Data Management for Emerging Problems in Large Networks

Arijit Khan

Graphs are widely used in many application domains, including social networks, knowledge graphs, biological networks, software collaboration, geo‐spatial road networks, interactive gaming, among many others. One major challenge for graph querying and mining is that non‐professional users are not familiar with the complex schema and information descriptions. It becomes hard for users to formulate a query (e.g., SPARQL or exact subgraph pattern) that can be properly processed by the existing systems. As an example, Freebase that powers Google’s knowledge graph alone has over 22 million entities and 350 million relationships in about 5428 domains. Before users can query anything meaningful over this data, they are often overwhelmed by the daunting task of attempting to even digest and understand it. Without knowing the exact structure of the data and the semantics of the entity labels and their relationships, can we still query them and obtain the relevant results? In this talk, I shall give an overview of our user‐friendly, embedding‐based, scalable techniques for querying big graphs, including heterogeneous networks. I shall conclude by discussing our newest progress about solving emerging problems on uncertain graphs, graph mining, and machine learning on graphs.

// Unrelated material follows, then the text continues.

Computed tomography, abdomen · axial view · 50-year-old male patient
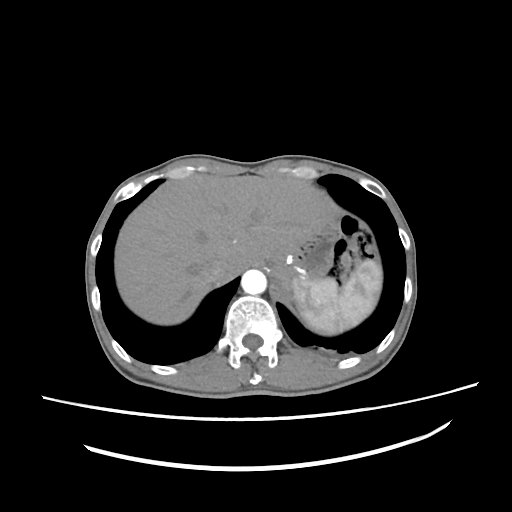

Box edges are left/top/right/bottom in pixels. 4 labeled organs on this slice — spleen at left=296, top=259, right=382, bottom=334; aorta at left=241, top=269, right=266, bottom=294; liver at left=115, top=174, right=333, bottom=325; inferior vena cava at left=201, top=259, right=227, bottom=282.

Arijit Khan is an associate professor in the Department of Computer Science, Aalborg University, Denmark. He earned his PhD from the Department of Computer Science, University of California, Santa Barbara, USA, and did a post-doc in the Systems group at ETH Zurich, Switzerland. He has been an assistant professor in the School of Computer Science and Engineering, Nanyang Technological University, Singapore. Arijit is the recipient of the prestigious IBM PhD Fellowship in 2012-13. He published more than 60 papers in premier databases and data mining conferences and journals including ACM SIGMOD, VLDB, IEEE TKDE, IEEE ICDE, SIAM SDM, USENIX ATC, EDBT, The Web Conference (WWW), ACM WSDM, and ACM CIKM. Arijit co-presented tutorials on emerging graph queries and big graph systems at IEEE ICDE 2012, and at VLDB (2017, 2015, and 2014). He served in the program committee of ACM KDD, ACM SIGMOD, VLDB, IEEE ICDE, IEEE ICDM, EDBT, ACM CIKM, and in the senior program committee of WWW. Arijit served as the co-chair of Big-O(Q) workshop co-located with VLDB 2015, wrote a book on uncertain graphs in Morgan & Claypool’s Synthesis Lectures on Data Management. He contributed invited chapters and articles on big graphs querying and mining in the ACM SIGMOD blog, Springer Handbook of Big Data Technologies, and in Springer Encyclopedia of Big Data Technologies. He was invited to give tutorials and talks across 10 countries, including in the National Institute of Informatics(NII) Shonan Meeting on “Graph Database Systems: Bridging Theory, Practice, and Engineering”, 2018, Japan, Asia Pacific Web and Web-Age Information Management Joint Conference on Web and Big Data (APWeb-WAIM 2017), International Conference on Management of Data (COMAD 2016), and in the Dagstuhl Seminar on graph algorithms and systems, 2014 and 2019, Schloss Dagstuhl - Leibniz Center for Informatics, Germany. Dr Khan is serving as an associate editor of IEEE TKDE 2019-now, proceedings chair of EDBT 2020, and IEEE ICDE TKDE poster track co-chair 2023.